Some of what Indigenous healers did:
- Used sharpened hollow bird bones as syringes and performed surgical procedures under sterile conditions, including draining fluid from the chest.
- Used anesthetics for pain relief and surgical anesthesia.
- Identified over 2,000 plant species to treat illness and prevent pregnancy.
- Isolated patients with contagious illnesses and built community-based sanitation.
European colonialism nearly destroyed the culture that produced those innovations. Florence Nightingale, revered as the founder of modern nursing, supported the colonial assimilation of Indigenous people in Canada, including the forced boarding schools where children lived in decrepit buildings, endured abuse, and became indentured servants. She called attention to the high death rate in those schools but did not oppose assimilation through schooling. The U.S. ran its own boarding schools and has a documented history of medical experimentation on Indigenous people and forced sterilization of Indigenous women. Canada did not begin dismantling its residential school system until 1969.
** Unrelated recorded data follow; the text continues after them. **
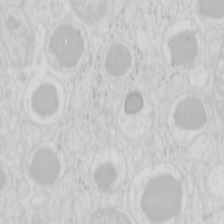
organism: Mouse
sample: Pancreas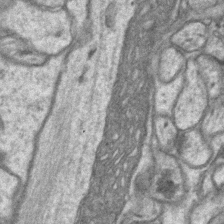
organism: Mouse
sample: CA1 Hippocampus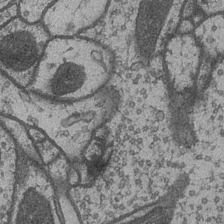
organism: Drosophila
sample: Optic medulla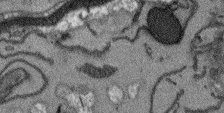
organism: Arabidopsis thaliana
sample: Root tip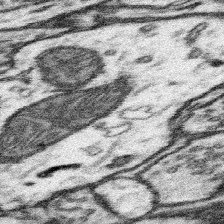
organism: Mouse
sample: Somatosensory cortex neuropil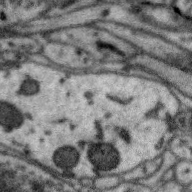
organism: Zebra finch
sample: Brain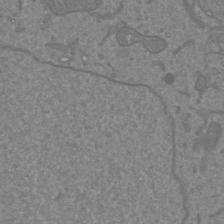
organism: Mouse
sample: Cortical neurons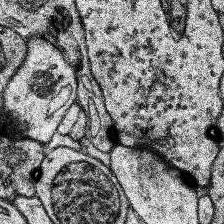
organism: Human
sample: Temporal Lobe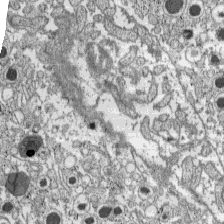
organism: C57BL Mouse
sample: Pancreatic islet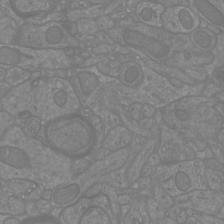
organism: Mouse
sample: Cortical neurons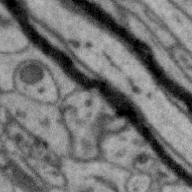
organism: Zebra finch
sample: Brain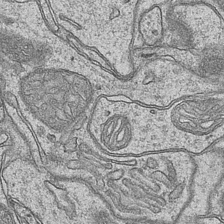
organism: Mouse
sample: CA1 Hippocampus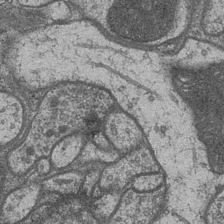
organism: Drosophila
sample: Optic medulla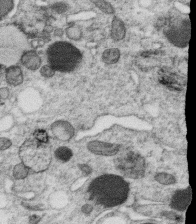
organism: C. elegans
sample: C. elegans oocyte; sperm cells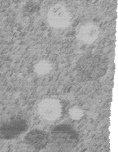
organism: C. elegans
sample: C. elegans embryo early stage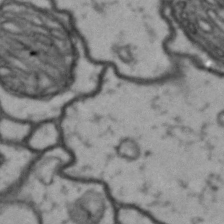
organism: Drosophila
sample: Brain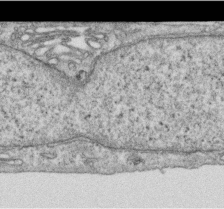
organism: Human
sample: Centriole in RPE cells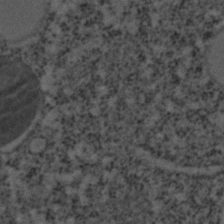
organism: C. elegans
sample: C. elegans embryo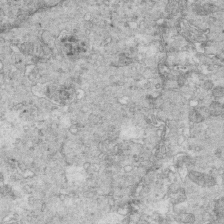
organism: Mouse
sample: Multiciliated cells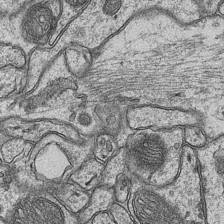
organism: Mouse
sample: CA1 Hippocampus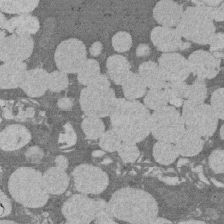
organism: Rat
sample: Salivary granule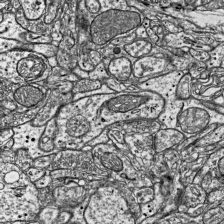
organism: Mouse
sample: Visual Cortex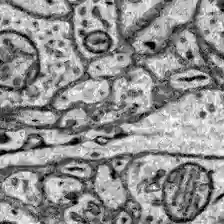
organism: Zebrafish
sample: Brain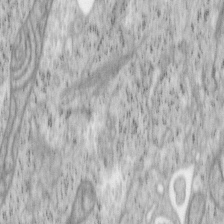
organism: Human
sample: HeLa cells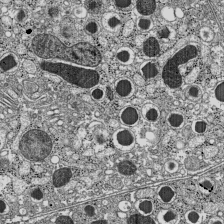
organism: C57BL Mouse
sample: Pancreatic islet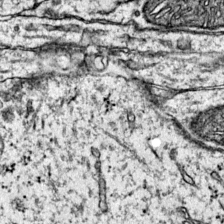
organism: Mouse
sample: Primary visual cortex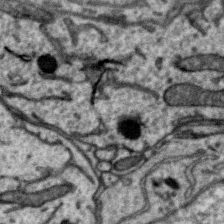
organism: Zebra finch
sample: Brain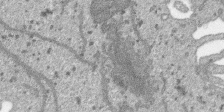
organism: Human
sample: Lung epithelial cells infected with SARS-CoV-2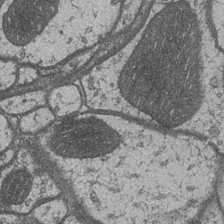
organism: Drosophila
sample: Optic medulla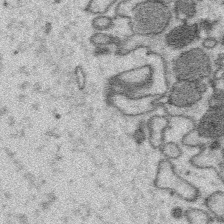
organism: Platynereis dumerilii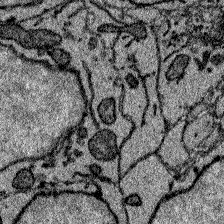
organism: Zebrafish
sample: Larval olfactory bulb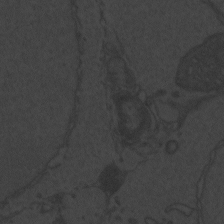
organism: Zebrafish
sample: Macrophage infected with Toxoplasma gondii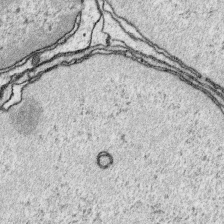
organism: Platynereis dumerilii
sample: Parapodia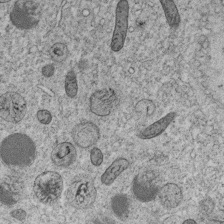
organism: C. elegans
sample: C. elegans embryo early stage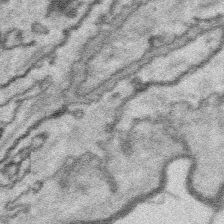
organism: Platynereis dumerilii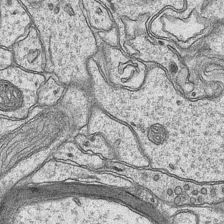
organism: Mouse
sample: CA1 Hippocampus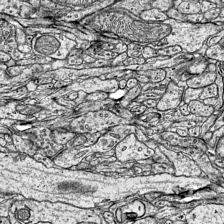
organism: Mouse
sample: Visual Cortex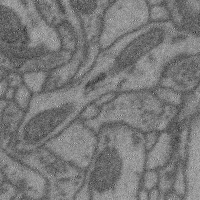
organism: Mouse
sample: Cerebral cortex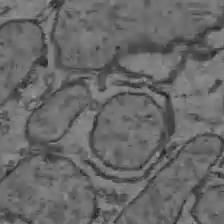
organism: C57BL Mouse
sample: Liver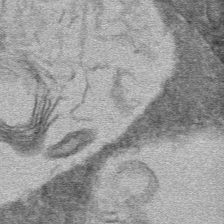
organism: Mouse
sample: Mouse hepatocytes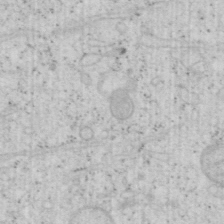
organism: Human
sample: HeLa cells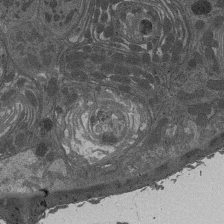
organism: Drosophila
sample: Antenna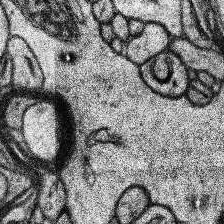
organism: Human
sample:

Indigenous nurses rose out of that system anyway. The following are some of the trailblazers, past and present, whose work advanced nursing and culturally sensitive care.
Rachel Radyk
Radyk, of Chippewa ancestry traced to Georgina Island, Ontario, was inspired to nurse by her mother. In 2021 she joined the Waterloo Immunization Team as a COVID navigator for the Indigenous community, and she works as an Indigenous patient navigator at the Southwest Ontario Aboriginal Health Access Center. As a student she founded an Indigenous Nurses and Allies Interest Group with the Registered Nurses Association of Ontario. The Canadian Indigenous Nurses Association named her Nurse of the Month in September 2020, and she won the Innov8 Award for Nursing Entrepreneurship in April 2021. She graduated with distinction as a registered practical nurse and was valedictorian of her BSN bridge program in 2021.
Misty Wilkie
Wilkie, Ph.D., is a member of the Turtle Mountain Band of Chippewa in North Dakota and a tenured professor at Bemidji State University with more than 17 years in higher education. She earned an ADN at Hibbing Community College in 1997, then a BSN and an MSN from the University of North Dakota by 2005. In 2009 she became the 14th Indigenous person in North America to earn a Ph.D. in nursing. In 2017 she won a $2 million HRSA Nursing Workforce Diversity grant to launch Niganawenimaanaanig (Ojibwemowin for "we take care of them"), which supports Indigenous nursing students. She has served as president of the National Alaska Native American Indian Nurses Association.
Michelle Kahn-John
A member of the Navajo Nation, Big Water Clan, Kahn-John grew up in Fort Defiance, Arizona, influenced by her mother, a medicine woman. She earned an ADN at the University of New Mexico in 1995, a BSN the next year, and an MSN from the University of Colorado in 2000. After two years as a public health nurse at Fort Defiance Indian Hospital, where she saw firsthand how depression and suicide affected her community, she pursued a Ph.D. in mental health. She weaves Navajo concepts of wellness into her patient care and research, has led million-dollar HRSA and Indian Health Service grants, and serves as a nurse practitioner and research associate at the University of Arizona College of Nursing.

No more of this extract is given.